The Hint family has been implicated in tumor suppression. Int2, a member of the superfamily of histidine triad proteins, has been localized exclusively in mitochondria, near the contact sites of the inner membrane. This enzyme is highly expressed in the liver, where it has been shown to stimulate mitochondrial lipid metabolism, respiration, and glucose homeostasis. Hint2 modulates cytoplasmic and mitochondrial Ca2+ dynamics by stimulating the activity of the mitochondrial respiratory chain. It appears that the absence of Hint2 leads to a premature opening of the mitochondrial permeability transition pore (mPTP) in mitochondrial suspensions. As such, HINT2 plays a prominent role in mitochondrial cell death signaling (e.g. apoptosis) and in ischemia-reperfusion injury (for instance during heart attacks) through calcium homeostasis.

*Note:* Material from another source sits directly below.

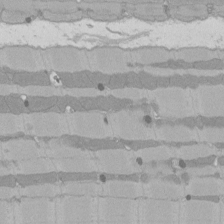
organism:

In particular, HINT2 is also observed to be upregulated in breast, pancreatic, and colon cancer cells, while it is downregulated in hepatocellular carcinoma and endometrial cancer. Its exact role in tumor suppression remains unknown, though studies suggest it may promote apoptosis in hepatocellular carcinoma and endometrial cancer. In double knockout Hint2 mice, higher acylation and morphological alterations were observed in the mitochondria, suggesting that Hint2 may regulate glucose and lipid metabolism.

== Interactions ==

Currently, HINT2 has no known protein-protein interaction partners.